1. Since \$$\alpha_\mathrm{Arrow}(a)=d\$$, it must also be the case that \$$\alpha_\mathrm{Vertex}(1)=4\$$ and \$$\alpha_\mathrm{Vertex}(2)=5\$$. Since \$$b:2\to3\$$, \$$\alpha_\mathrm{Arrow}(b)\$$ must start at \$$5\$$, the only such arrow in \$$\mathcal{H}\$$ is \$$e\$$. So, \$$\alpha_\mathrm{Arrow}(b)=e\$$ and \$$\alpha_\mathrm{Vertex}(3)=5\$$.

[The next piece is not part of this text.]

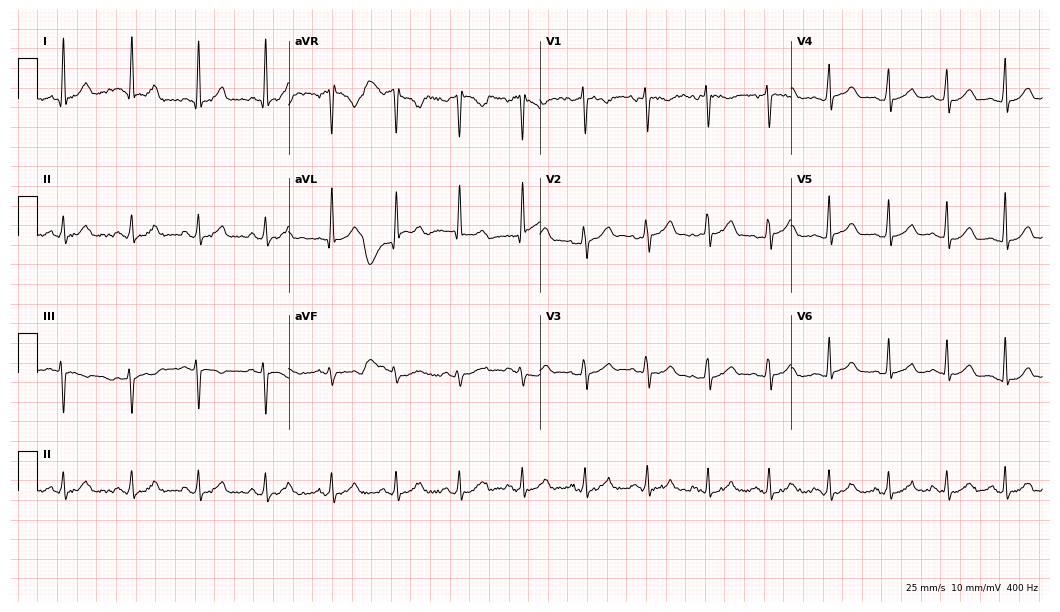
12-lead ECG from a 30-year-old female patient. Labelled as a normal ECG.

2. The first line in \$$G(Arrow)\$$ goes to the middle line of \$$H(Arrow)\$$, the second line of \$$G(Arrow)\$$ goes to the last line of \$$H(Arrow)\$$. The first line of \$$G(Vertex)\$$ goes to the first line of \$$H(Vertex)\$$, the last two lines of \$$G(Vertex)\$$ go to the last line of \$$H(Vertex)\$$.

3. \$$s\circ\alpha_\mathrm{Arrow}(a)=s(d)=4=\alpha_\mathrm{Vertex}(1)=\alpha_\mathrm{Vertex}\circ s(a)\$$. \$$s\circ\alpha_\mathrm{Arrow}(b)=s(e)=5=\alpha_\mathrm{Vertex}(2)=\alpha_\mathrm{Vertex}\circ s(b)\$$. \$$t\circ\alpha_\mathrm{Arrow}(a)=t(d)=5=\alpha_\mathrm{Vertex}(2)=\alpha_\mathrm{Vertex}\circ t(a)\$$. \$$t\circ\alpha_\mathrm{Arrow}(b)=t(e)=5=\alpha_\mathrm{Vertex}(3)=\alpha_\mathrm{Vertex}\circ t(b)\$$. So, the matches are natural.